━━ Records for the exercise
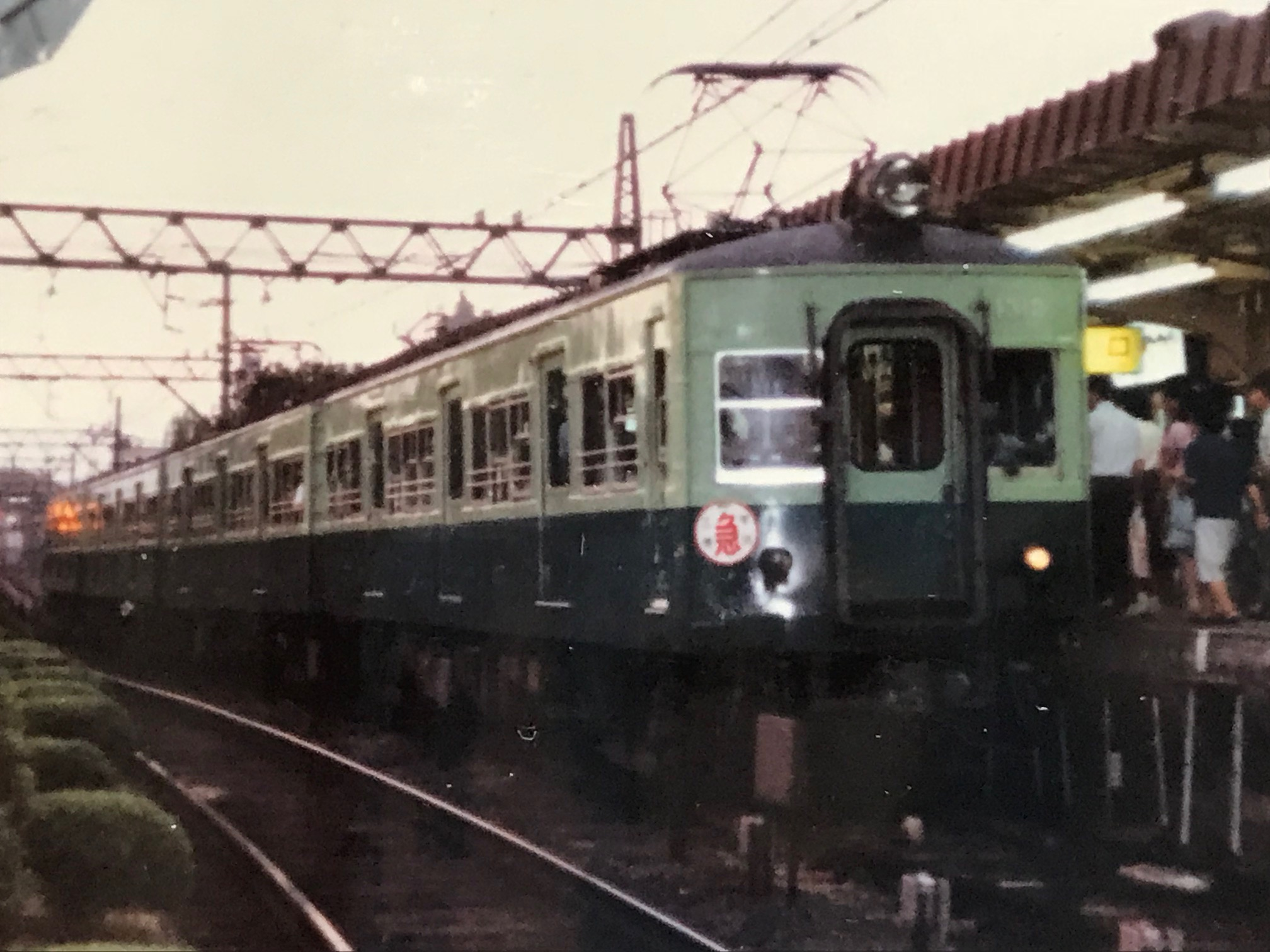 1300系宇治急
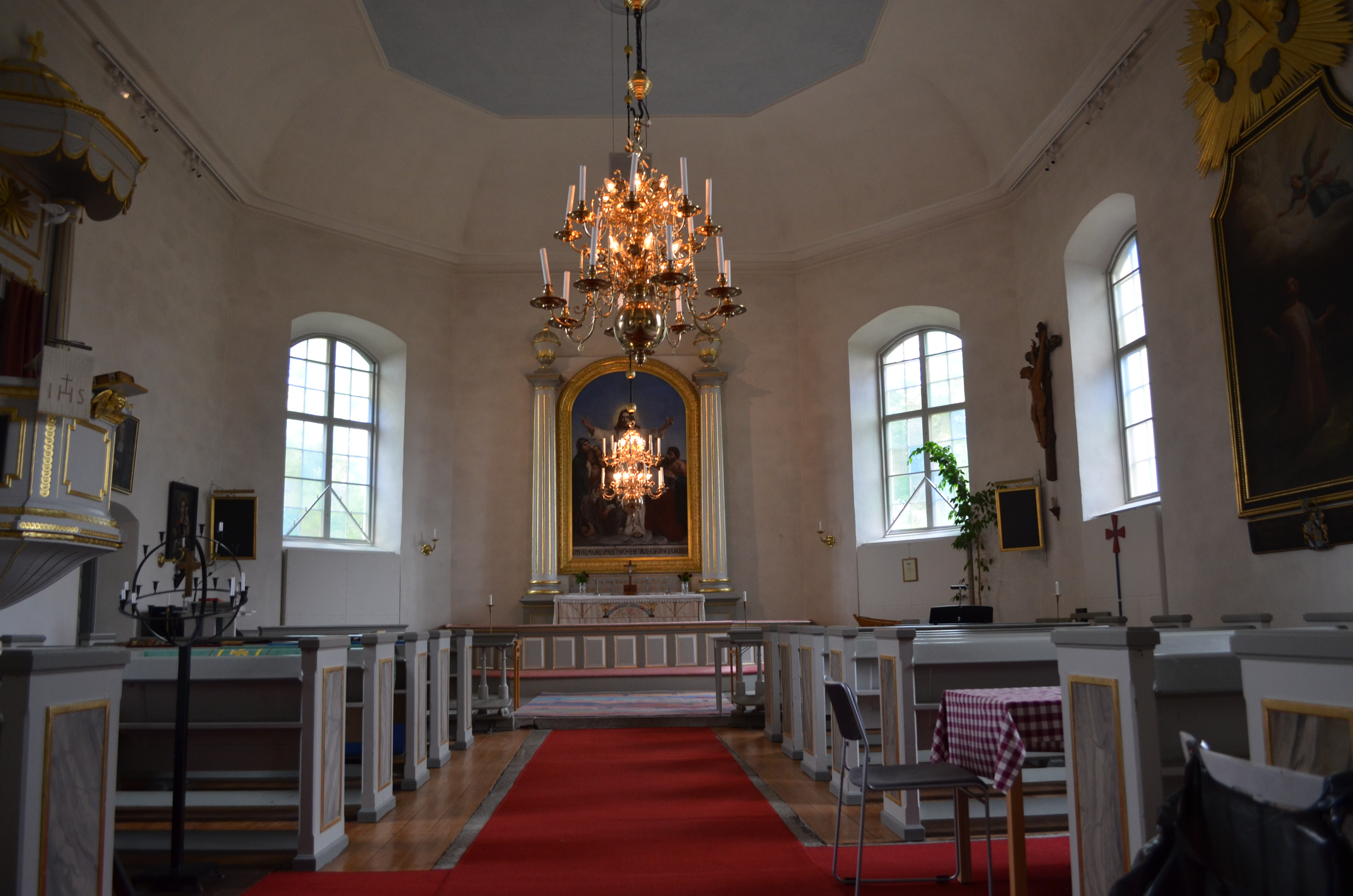 Kyrksalen
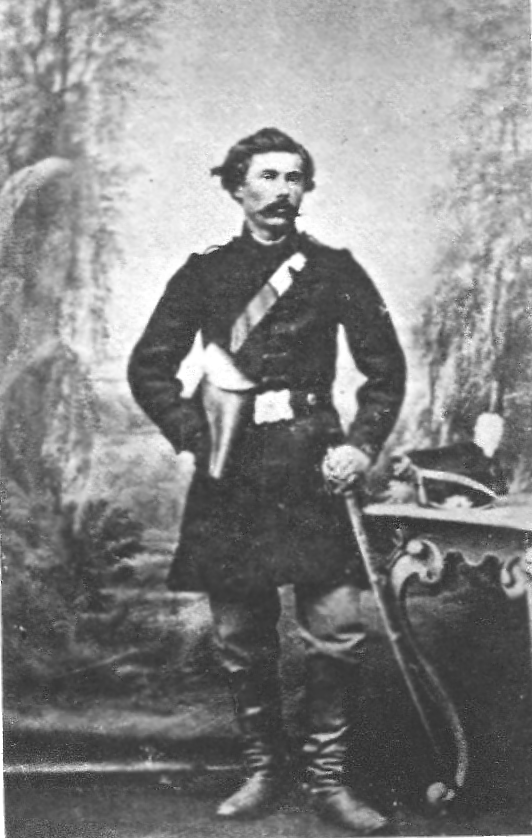 Ignacy Chmieleński
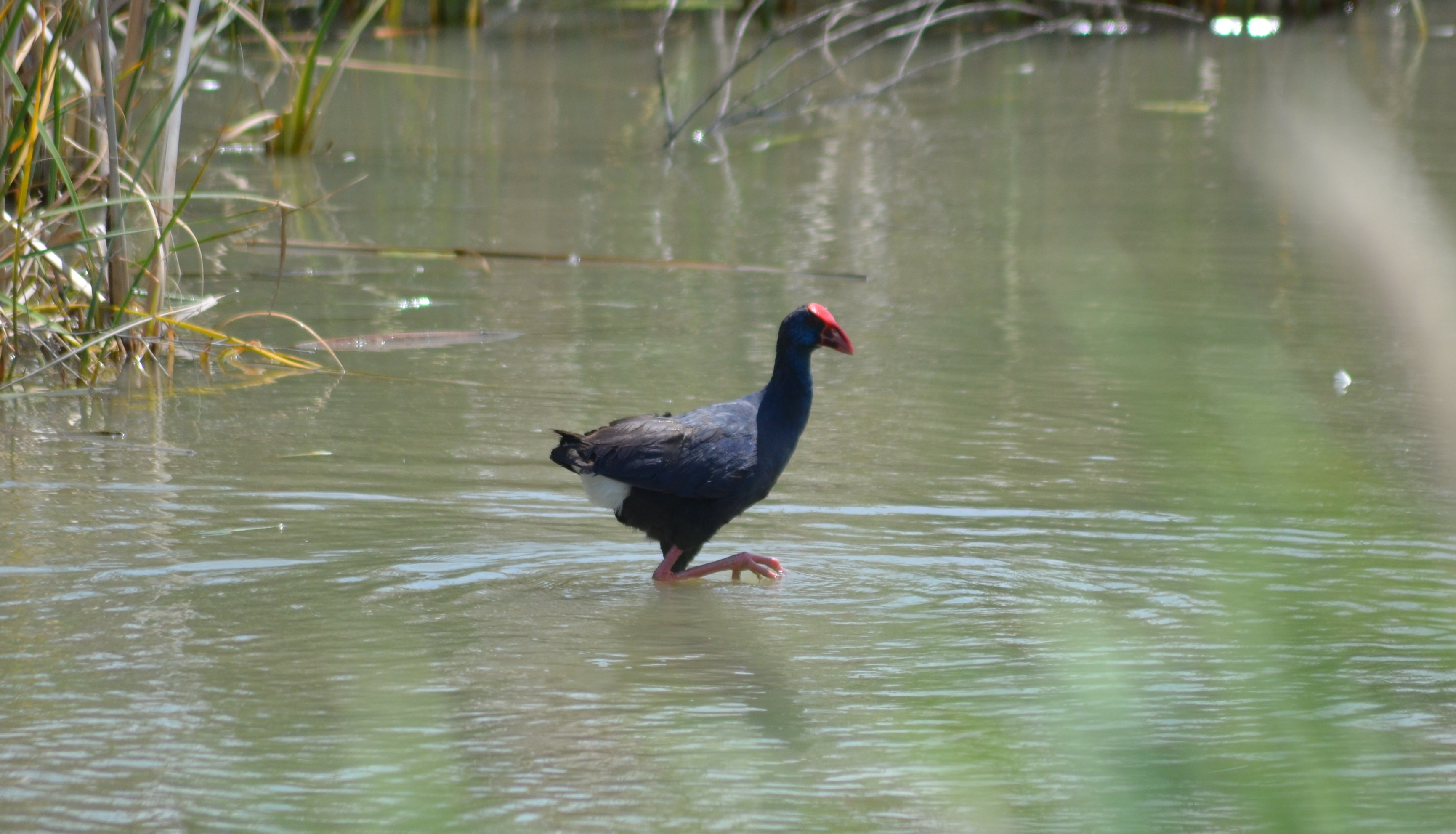 Calamon común fotografiado en junio 2014 en Ibars d'Urgell Catalunya.
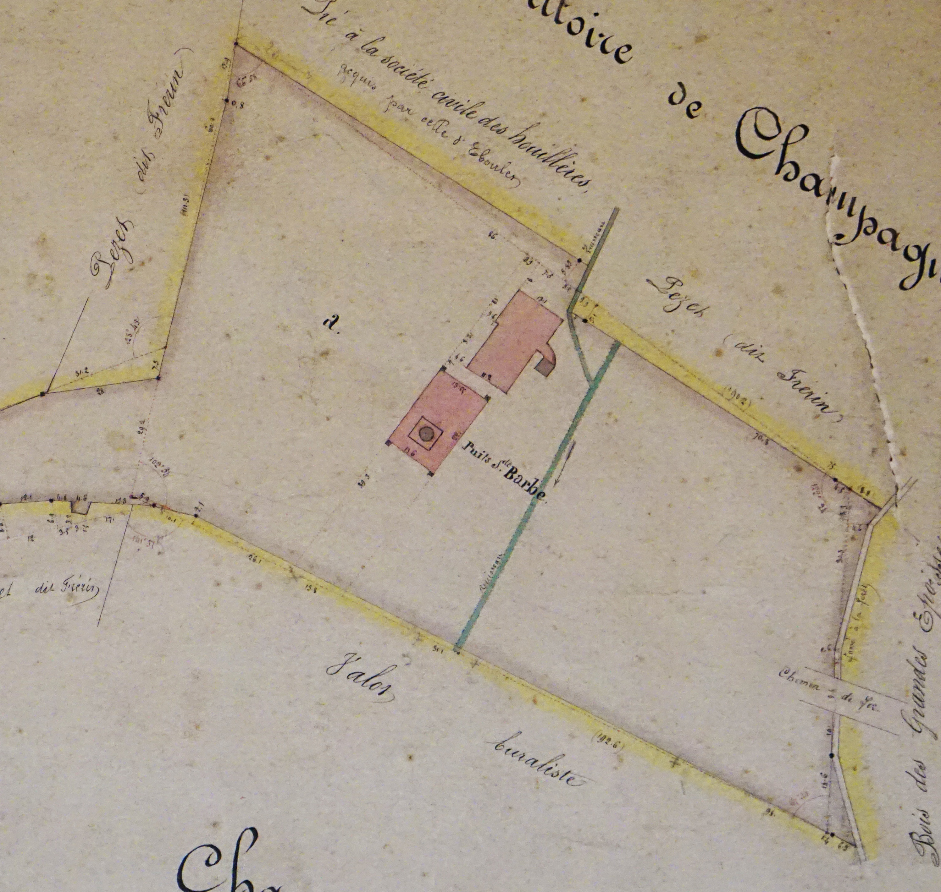 Plan du puits Sainte-Barbe des mines de Ronchamp.
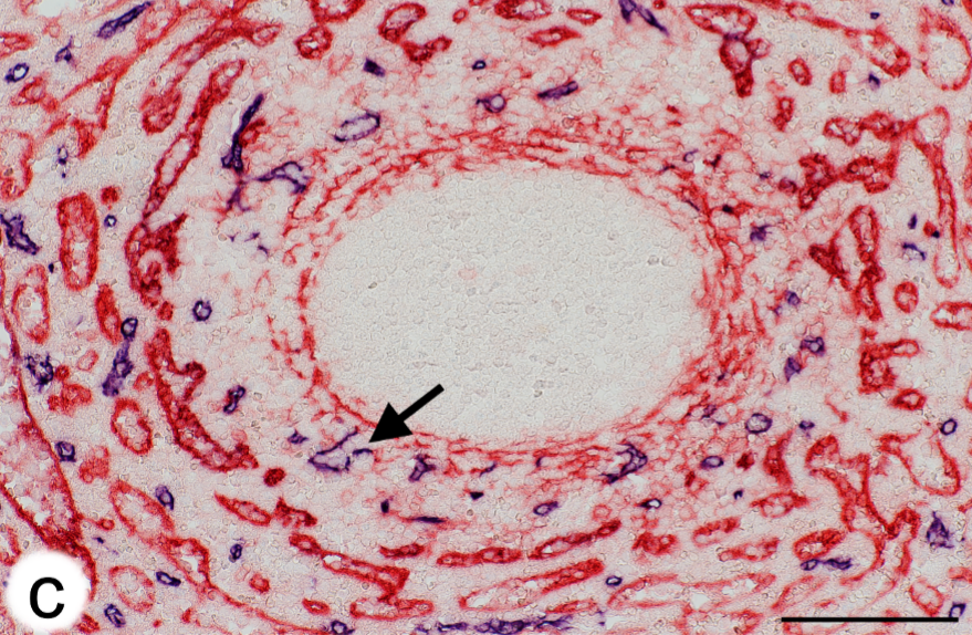 Fig. 4. Localización de la red capilar perifolicular en relación con las células del estroma, las células de memoria B y los plasmablastos en el bazo humano. (c) Doble tinción para CD34 (azul) y CD141 (rojo) en una sección de parafina. CD141 muestra senos venosos en la pulpa roja y células reticulares marginales (MRC). La flecha indica el extremo abierto de un capilar perifolicular. Bazo humano. Barra de escala= 100 μm.
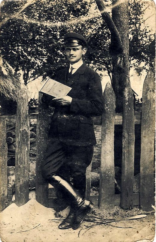 Działacz społeczny, twórca Gminnej Biblioteki Publicznej w Latowiczu.
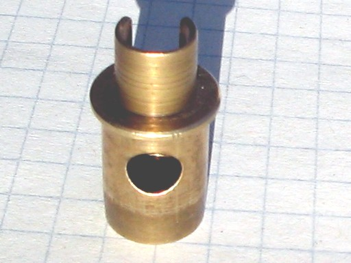 Ugello erogatore per carburatori motociclistici e emulsionatori a due tempi
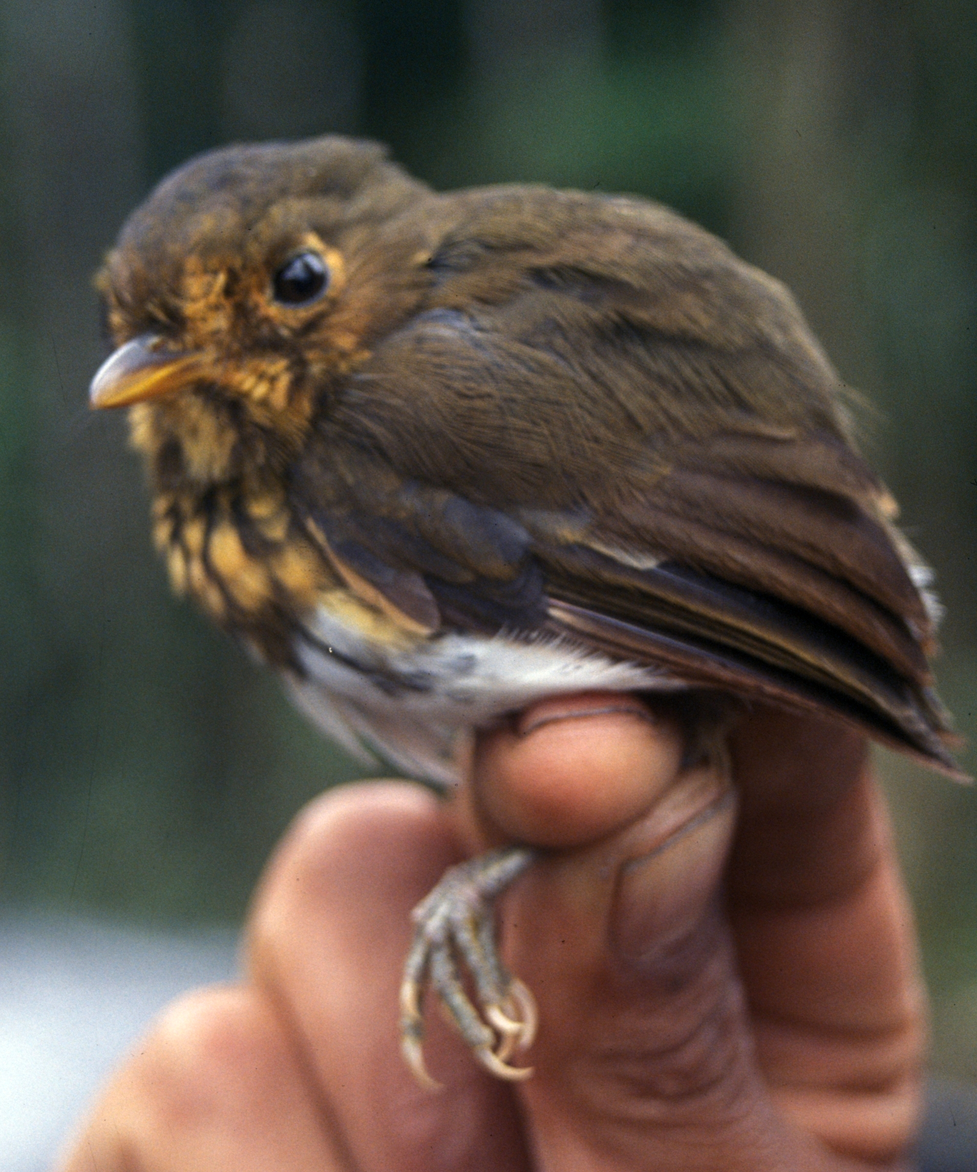 Ochre-breasted Antpitta (Grallaricula flavirostris). From Cordillera del Cóndor, Ecuador.
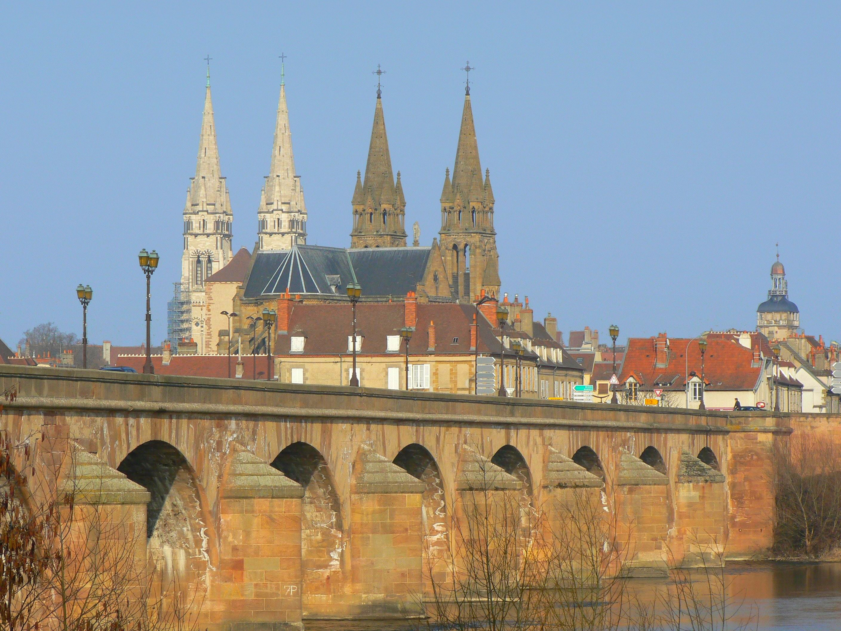 Vue depuis la rive gauche: Pont Règemortes, clochers du Sacré-Cœur, de la Cathédrale, et beffroi du Jacquemart
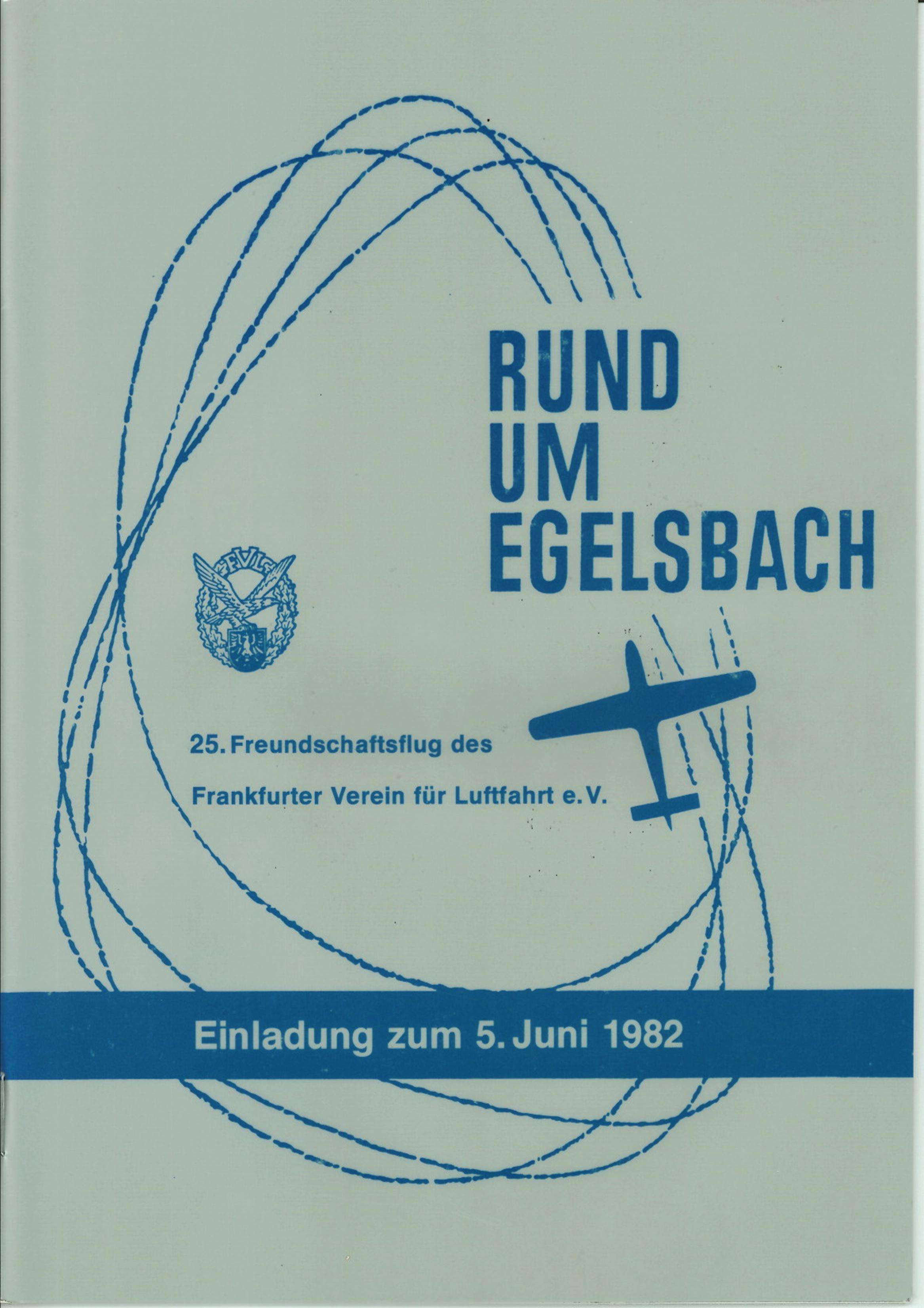 Ausschreibungheft Rund um Egelsbach
━━━━
§ What you should do
Once the pictures are set aside, reproduce the records in full and exactly.

§ Response for this exercise
 1300系宇治急
 Kyrksalen
 Ignacy Chmieleński
 Calamon común fotografiado en junio 2014 en Ibars d'Urgell Catalunya.
 Plan du puits Sainte-Barbe des mines de Ronchamp.
 Fig. 4. Localización de la red capilar perifolicular en relación con las células del estroma, las células de memoria B y los plasmablastos en el bazo humano. (c) Doble tinción para CD34 (azul) y CD141 (rojo) en una sección de parafina. CD141 muestra senos venosos en la pulpa roja y células reticulares marginales (MRC). La flecha indica el extremo abierto de un capilar perifolicular. Bazo humano. Barra de escala= 100 μm.
 Działacz społeczny, twórca Gminnej Biblioteki Publicznej w Latowiczu.
 Ugello erogatore per carburatori motociclistici e emulsionatori a due tempi
 Ochre-breasted Antpitta (Grallaricula flavirostris). From Cordillera del Cóndor, Ecuador.
 Vue depuis la rive gauche: Pont Règemortes, clochers du Sacré-Cœur, de la Cathédrale, et beffroi du Jacquemart
 Ausschreibungheft Rund um Egelsbach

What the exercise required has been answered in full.